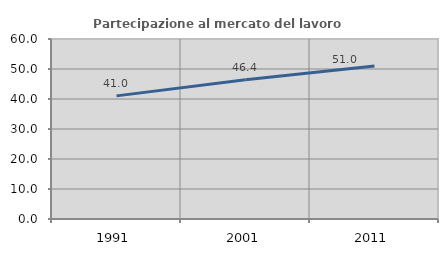
| Category | Partecipazione al mercato del lavoro  femminile |
|---|---|
| 1991.0 | 41.044 |
| 2001.0 | 46.42 |
| 2011.0 | 50.975 |
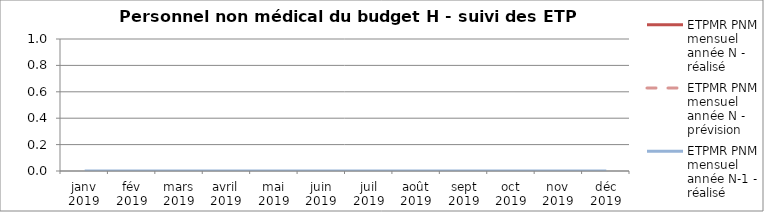
| Category | ETPMR PNM mensuel année N - réalisé | ETPMR PNM mensuel année N - prévision | ETPMR PNM mensuel année N-1 - réalisé |
|---|---|---|---|
| janv 2019 |  |  | 0 |
| fév 2019 |  |  | 0 |
| mars 2019 |  |  | 0 |
| avril 2019 |  |  | 0 |
| mai 2019 |  |  | 0 |
| juin 2019 |  |  | 0 |
| juil 2019 |  |  | 0 |
| août 2019 |  |  | 0 |
| sept 2019 |  |  | 0 |
| oct 2019 |  |  | 0 |
| nov 2019 |  |  | 0 |
| déc 2019 |  |  | 0 |
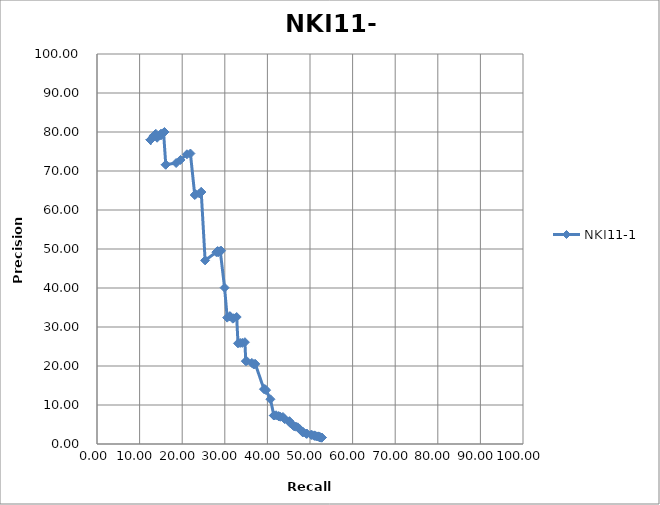
| Category | NKI11-1 |
|---|---|
| 12.589 | 77.987 |
| 12.589 | 77.987 |
| 12.589 | 77.987 |
| 12.589 | 77.987 |
| 12.589 | 77.987 |
| 12.589 | 77.987 |
| 12.589 | 77.987 |
| 13.299 | 78.916 |
| 13.299 | 78.916 |
| 13.401 | 79.042 |
| 13.604 | 79.29 |
| 13.604 | 79.29 |
| 13.604 | 79.29 |
| 13.807 | 79.532 |
| 14.112 | 78.531 |
| 14.619 | 79.121 |
| 15.025 | 79.57 |
| 15.025 | 79.144 |
| 15.635 | 79.793 |
| 15.635 | 79.793 |
| 15.838 | 80 |
| 16.142 | 71.622 |
| 16.142 | 71.622 |
| 18.579 | 72.047 |
| 19.594 | 72.83 |
| 21.117 | 74.286 |
| 21.929 | 74.483 |
| 22.944 | 63.842 |
| 23.147 | 64.045 |
| 24.061 | 64.228 |
| 24.467 | 64.611 |
| 24.467 | 64.611 |
| 25.381 | 47.081 |
| 28.02 | 49.198 |
| 28.325 | 49.468 |
| 28.426 | 49.209 |
| 28.426 | 49.209 |
| 28.934 | 49.479 |
| 29.137 | 49.568 |
| 29.949 | 40.082 |
| 30.558 | 32.4 |
| 31.168 | 32.764 |
| 31.269 | 32.731 |
| 31.878 | 32.139 |
| 32.081 | 32.245 |
| 32.792 | 32.56 |
| 33.096 | 25.812 |
| 33.604 | 25.92 |
| 34.112 | 25.926 |
| 34.721 | 26.107 |
| 34.924 | 21.235 |
| 35.127 | 21.305 |
| 36.345 | 20.79 |
| 36.751 | 20.44 |
| 36.954 | 20.461 |
| 37.157 | 20.539 |
| 39.188 | 14.062 |
| 39.391 | 14.094 |
| 39.695 | 13.811 |
| 40.711 | 11.474 |
| 41.523 | 7.304 |
| 41.523 | 7.302 |
| 42.03 | 7.367 |
| 42.64 | 7.134 |
| 42.64 | 7.103 |
| 43.046 | 6.987 |
| 43.655 | 6.921 |
| 44.061 | 6.374 |
| 45.178 | 5.854 |
| 45.279 | 5.465 |
| 45.584 | 5.253 |
| 45.99 | 4.814 |
| 46.294 | 4.51 |
| 46.701 | 4.438 |
| 47.107 | 4.278 |
| 47.614 | 3.806 |
| 48.122 | 3.193 |
| 48.325 | 3.161 |
| 48.325 | 2.953 |
| 49.137 | 2.674 |
| 49.239 | 2.675 |
| 49.239 | 2.595 |
| 50.254 | 2.364 |
| 50.457 | 2.298 |
| 51.066 | 2.217 |
| 51.066 | 2.14 |
| 51.066 | 2.092 |
| 51.472 | 1.973 |
| 51.98 | 1.962 |
| 51.98 | 1.919 |
| 51.98 | 1.919 |
| 52.183 | 1.721 |
| 52.386 | 1.704 |
| 52.386 | 1.704 |
| 52.386 | 1.704 |
| 52.487 | 1.667 |
| 52.69 | 1.649 |
| 52.69 | 1.649 |
| 52.69 | 1.649 |
| 52.69 | 1.649 |
| 52.69 | 1.649 |
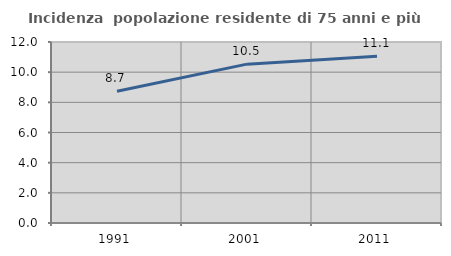
| Category | Incidenza  popolazione residente di 75 anni e più |
|---|---|
| 1991.0 | 8.74 |
| 2001.0 | 10.531 |
| 2011.0 | 11.054 |
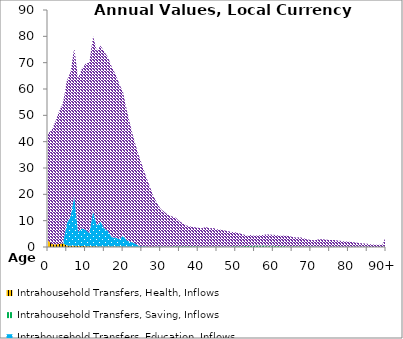
| Category | Intrahousehold Transfers, Health, Inflows | Intrahousehold Transfers, Saving, Inflows | Intrahousehold Transfers, Education, Inflows | Intrahousehold Transfers, Consumption other than health and education, Inflows |
|---|---|---|---|---|
| 0 | 2478.022 | 0 | 0 | 40565.842 |
|  | 1105.092 | 0 | 0 | 43368.925 |
| 2 | 1032.076 | 0 | 0 | 46713.597 |
| 3 | 1128.041 | 0 | 0 | 50592.422 |
| 4 | 1426.556 | 0 | 0 | 53197.599 |
| 5 | 541.691 | 0 | 8495.102 | 54009.382 |
| 6 | 492.659 | 0 | 11194.14 | 54769.296 |
| 7 | 450.401 | 0 | 18968.707 | 56322.61 |
| 8 | 408.446 | 0 | 5318.836 | 58325.437 |
| 9 | 365.645 | 0 | 6744.407 | 60533.173 |
| 10 | 323.217 | 0 | 6227.935 | 63023.184 |
| 11 | 288.743 | 0 | 4986.221 | 64847.67 |
| 12 | 264.131 | 0 | 13428.846 | 66356.157 |
| 13 | 229.825 | 0 | 7943.437 | 66321.533 |
| 14 | 209.442 | 0 | 9426.996 | 66830.697 |
| 15 | 188.071 | 0 | 6892.431 | 67057.98 |
| 16 | 180.712 | 0 | 5901.581 | 65838.894 |
| 17 | 174.561 | 0 | 3502.418 | 64642.893 |
| 18 | 165.372 | 0 | 3440.651 | 61931.997 |
| 19 | 157.897 | 0 | 2820.339 | 58902.646 |
| 20 | 144.317 | 0 | 4262.474 | 54254.388 |
| 21 | 134.231 | 0 | 2302.558 | 49349.341 |
| 22 | 119.155 | 0 | 1827.536 | 43905.131 |
| 23 | 103.136 | 0 | 1375.991 | 38768.978 |
| 24 | 91.668 | 0 | 505.287 | 34953.44 |
| 25 | 90.873 | 0 | 154.517 | 31057.415 |
| 26 | 82.127 | 0 | 184.693 | 26880.331 |
| 27 | 67.241 | 0 | 11.109 | 23325.035 |
| 28 | 53.489 | 35.51 | 0 | 19459 |
| 29 | 44.86 | 74.161 | 35.529 | 16621.095 |
| 30 | 35.319 | 111.619 | 35.864 | 14297.43 |
| 31 | 30.928 | 147.651 | 14.653 | 13103.482 |
| 32 | 24.806 | 181.753 | 0 | 11985.695 |
| 33 | 22.908 | 207.847 | 0 | 11381.302 |
| 34 | 22.158 | 227.667 | 0 | 10885.662 |
| 35 | 16.223 | 243.085 | 0 | 9529.352 |
| 36 | 4.686 | 252.713 | 0 | 8666.311 |
| 37 | 0 | 261.179 | 0 | 7831.042 |
| 38 | 4.193 | 259.238 | 0 | 7509.456 |
| 39 | 4.113 | 251.478 | 0 | 7265.566 |
| 40 | 4.024 | 237.853 | 0 | 7040.422 |
| 41 | 3.926 | 221.167 | 0 | 6905.496 |
| 42 | 14.52 | 203.083 | 0 | 7343.098 |
| 43 | 14.151 | 190.717 | 0 | 6911.372 |
| 44 | 18.397 | 184.879 | 0 | 6992.66 |
| 45 | 17.789 | 179.561 | 0 | 6536.65 |
| 46 | 17.095 | 186.84 | 0 | 6311.051 |
| 47 | 18.387 | 191.234 | 0 | 6089.493 |
| 48 | 17.484 | 206.631 | 0 | 5776.731 |
| 49 | 13.942 | 222.04 | 0 | 5448.699 |
| 50 | 13.169 | 246.618 | 0 | 5291.636 |
| 51 | 12.41 | 263.963 | 0 | 4904.913 |
| 52 | 11.7 | 309.5 | 0 | 4472.286 |
| 53 | 4.667 | 370.249 | 0 | 3900.792 |
| 54 | 13.12 | 449.74 | 0 | 4089.407 |
| 55 | 16.415 | 499.76 | 0 | 3792.787 |
| 56 | 19.631 | 529.411 | 0 | 3827.231 |
| 57 | 27.103 | 511.999 | 0 | 3984.143 |
| 58 | 58.045 | 469.822 | 0 | 4220.429 |
| 59 | 63.881 | 413.175 | 0 | 4242.578 |
| 60 | 63.178 | 368.313 | 0 | 4206.895 |
| 61 | 62.873 | 331.596 | 0 | 4097.888 |
| 62 | 60.115 | 307.066 | 0 | 3878.685 |
| 63 | 61.17 | 281.52 | 0 | 4015.647 |
| 64 | 59.629 | 249.217 | 0 | 3942.753 |
| 65 | 54.501 | 222.923 | 0 | 3546.813 |
| 66 | 51.515 | 200.735 | 0 | 3346.597 |
| 67 | 55.396 | 183.225 | 0 | 3436.269 |
| 68 | 56.03 | 168.832 | 0 | 3168.131 |
| 69 | 36.094 | 157.304 | 0 | 2663.276 |
| 70 | 35.964 | 143.952 | 0 | 2535.255 |
| 71 | 36.299 | 130.616 | 0 | 2351.644 |
| 72 | 36.036 | 116.782 | 0 | 2736.239 |
| 73 | 36.543 | 102.831 | 0 | 2850.849 |
| 74 | 37.516 | 88.513 | 0 | 2654.66 |
| 75 | 40.099 | 76.502 | 0 | 2542.161 |
| 76 | 42.788 | 65.662 | 0 | 2574.202 |
| 77 | 39.615 | 55.596 | 0 | 2386.712 |
| 78 | 41.36 | 47.824 | 0 | 2225.5 |
| 79 | 41.277 | 41.66 | 0 | 2067.191 |
| 80 | 46.459 | 34.3 | 0 | 1978.059 |
| 81 | 45.292 | 27.508 | 0 | 1804.576 |
| 82 | 42.66 | 21.714 | 0 | 1621.626 |
| 83 | 43.715 | 16.76 | 0 | 1391.894 |
| 84 | 42.511 | 12.998 | 0 | 1298.914 |
| 85 | 39.187 | 10.305 | 0 | 1185.962 |
| 86 | 33.433 | 8.231 | 0 | 1017.556 |
| 87 | 28.619 | 6.806 | 0 | 828.029 |
| 88 | 25.718 | 5.269 | 0 | 820.396 |
| 89 | 21.402 | 3.802 | 0 | 735.188 |
| 90+ | 68.74 | 7.497 | 0 | 4018.462 |
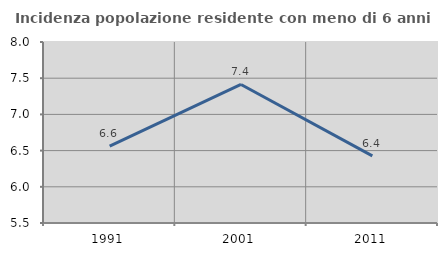
| Category | Incidenza popolazione residente con meno di 6 anni |
|---|---|
| 1991.0 | 6.562 |
| 2001.0 | 7.413 |
| 2011.0 | 6.427 |
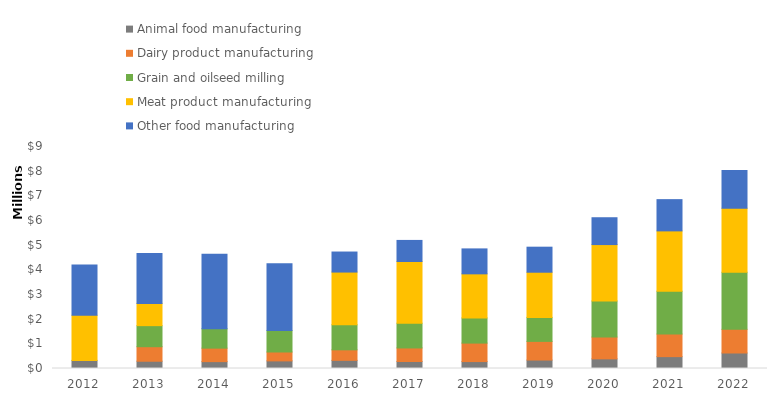
| Category | Animal food manufacturing  | Dairy product manufacturing  | Grain and oilseed milling  | Meat product manufacturing  | Other food manufacturing |
|---|---|---|---|---|---|
| 2012 | 328450 | 0 | 0 | 1830787 | 2039695 |
| 2013 | 294539 | 588847 | 853857 | 902648 | 2017850 |
| 2014 | 278633 | 546957 | 787430 | 0 | 3014795 |
| 2015 | 308248 | 360876 | 868814 | 0 | 2706580 |
| 2016 | 330683 | 426203 | 1018439 | 2134310 | 812337 |
| 2017 | 284377 | 548548 | 1002933 | 2502673 | 853973 |
| 2018 | 281030 | 748936 | 1020188 | 1787168 | 1011307 |
| 2019 | 342894 | 756093 | 973172 | 1831193 | 1015065 |
| 2020 | 391344 | 882282 | 1462943 | 2287355 | 1088212 |
| 2021 | 481199 | 913945 | 1737839 | 2445863 | 1267055 |
| 2022 | 628574 | 958433 | 2313167 | 2597685 | 1524252 |
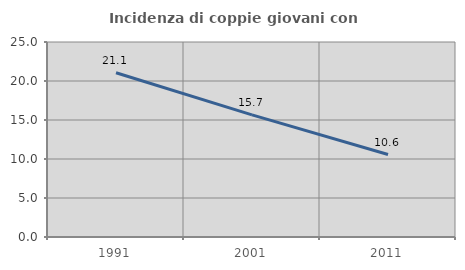
| Category | Incidenza di coppie giovani con figli |
|---|---|
| 1991.0 | 21.053 |
| 2001.0 | 15.657 |
| 2011.0 | 10.573 |
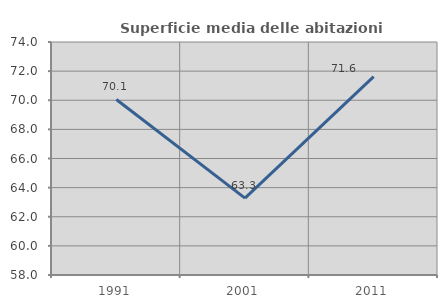
| Category | Superficie media delle abitazioni occupate |
|---|---|
| 1991.0 | 70.054 |
| 2001.0 | 63.276 |
| 2011.0 | 71.618 |
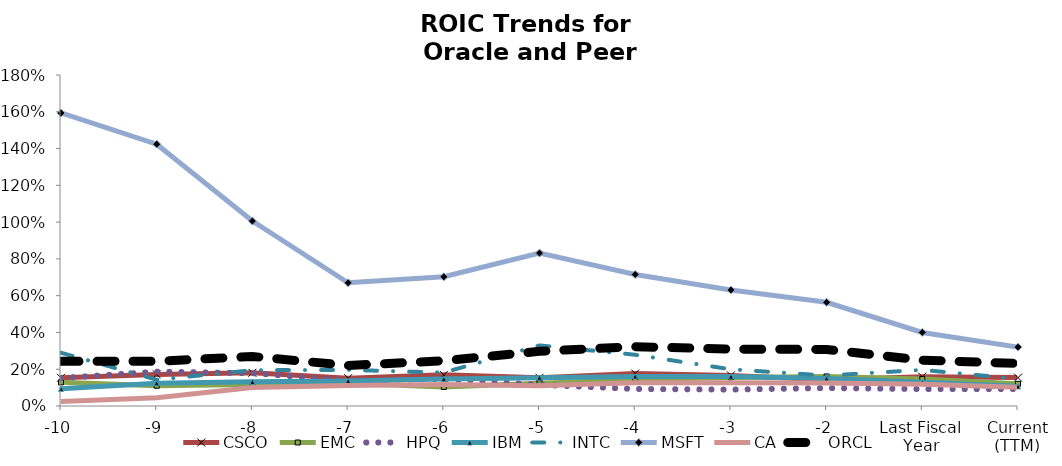
| Category | CSCO | EMC | HPQ | IBM | INTC | MSFT | CA | ORCL |
|---|---|---|---|---|---|---|---|---|
| -10 | 0.153 | 0.129 | 0.152 | 0.093 | 0.29 | 1.594 | 0.025 | 0.243 |
| -9 | 0.172 | 0.11 | 0.187 | 0.124 | 0.143 | 1.424 | 0.045 | 0.243 |
| -8 | 0.181 | 0.117 | 0.178 | 0.131 | 0.195 | 1.006 | 0.101 | 0.269 |
| -7 | 0.151 | 0.123 | 0.138 | 0.136 | 0.196 | 0.67 | 0.112 | 0.221 |
| -6 | 0.169 | 0.104 | 0.148 | 0.147 | 0.182 | 0.703 | 0.117 | 0.246 |
| -5 | 0.154 | 0.124 | 0.115 | 0.154 | 0.329 | 0.832 | 0.11 | 0.298 |
| -4 | 0.177 | 0.142 | 0.092 | 0.161 | 0.279 | 0.715 | 0.126 | 0.323 |
| -3 | 0.166 | 0.155 | 0.089 | 0.16 | 0.199 | 0.631 | 0.126 | 0.309 |
| -2 | 0.143 | 0.161 | 0.098 | 0.149 | 0.166 | 0.564 | 0.126 | 0.308 |
| Last Fiscal Year | 0.159 | 0.147 | 0.092 | 0.129 | 0.196 | 0.4 | 0.119 | 0.249 |
| Current (TTM) | 0.154 | 0.121 | 0.092 | 0.106 | 0.147 | 0.32 | 0.102 | 0.231 |
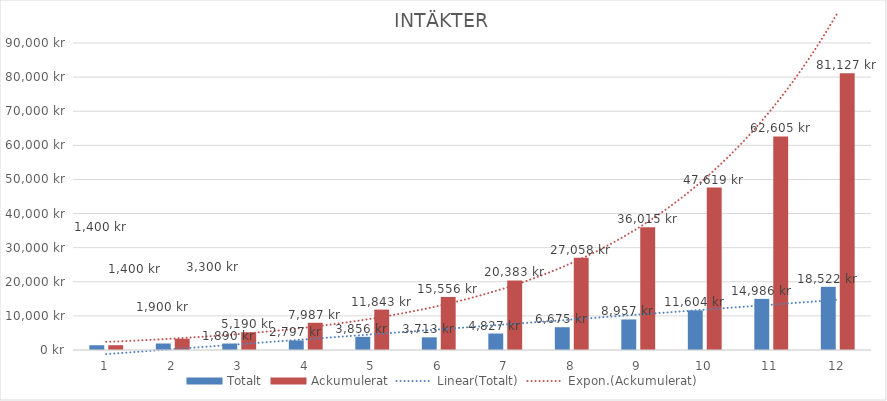
| Category | Totalt | Ackumulerat |
|---|---|---|
| 0 | 1400 | 1400 |
| 1 | 1900 | 3300 |
| 2 | 1890 | 5190 |
| 3 | 2797 | 7987 |
| 4 | 3856.1 | 11843.1 |
| 5 | 3712.93 | 15556.03 |
| 6 | 4826.809 | 20382.839 |
| 7 | 6674.852 | 27057.691 |
| 8 | 8957.307 | 36014.998 |
| 9 | 11604.499 | 47619.497 |
| 10 | 14985.849 | 62605.346 |
| 11 | 18521.604 | 81126.95 |

━━━━━━━━━━━━━━━━

Report each line above that includes the string "anni".

| Category | Incidenza  popolazione residente di 75 anni e più |
| Category | Incidenza popolazione residente con meno di 6 anni |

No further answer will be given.